Mientras sigo oculta a la vista del barquero, me pregunto qué debo hacer. Intento trazar un plan, pensar en la forma de sacarlas de ahí. No parece que llamarlas y pedirlas que bajen de la barca vaya a servir de mucho. Creo que sufren algún tipo de trance. Sus ojos perdidos me producen escalofríos. Me pregunto si yo sola lograría arrastrarlas conmigo. Pero, ¿quién sabe cómo reaccionaría ese extraño ser que guía el navío? 
Avanzo agazapada tras su rastro. No debo perderlas de vista. Por ahora es lo único que puedo hacer. Me siento como una cobarde. Empiezo a recordar todos esos libros en los que la protagonista se arma de valor y lucha contra el villano para salvar a la humanidad y me doy cuenta de que soy patética.
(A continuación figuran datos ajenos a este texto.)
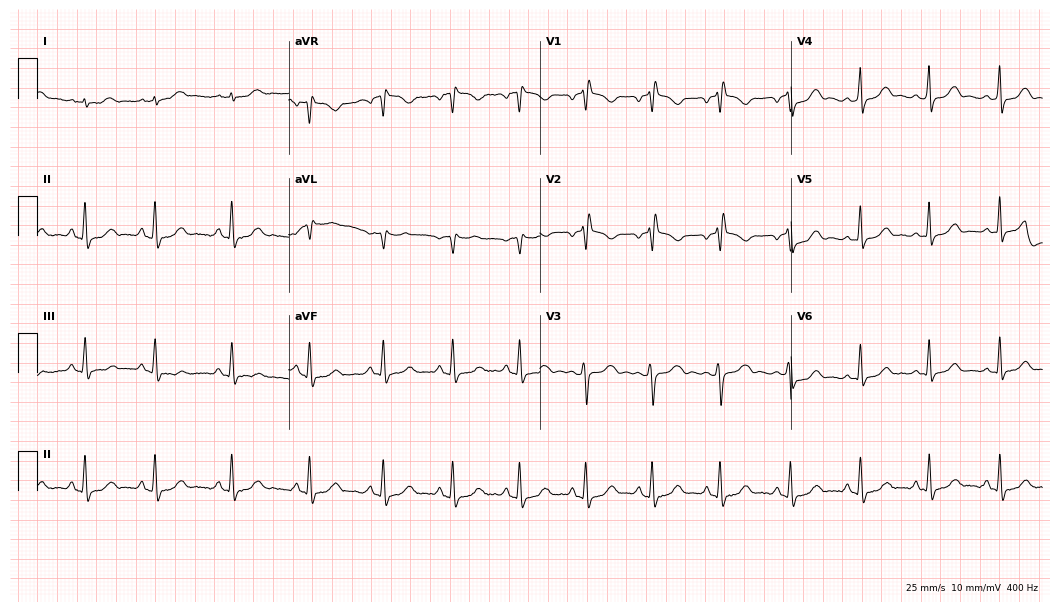
12-lead ECG from a woman, 27 years old. Findings include right bundle branch block (RBBB).

«Deja de pensar y haz algo de una maldita vez», me ordeno.
De pronto, la niebla se disipa. Lo hace sin más. Apenas logro discernir el momento en el que paso de estar entre una profunda neblura a caminar de nuevo bajo un radiante sol.
Ellas y el barquero comienzan a desaparecer de igual modo. Como si se hubieran convertido en niebla también.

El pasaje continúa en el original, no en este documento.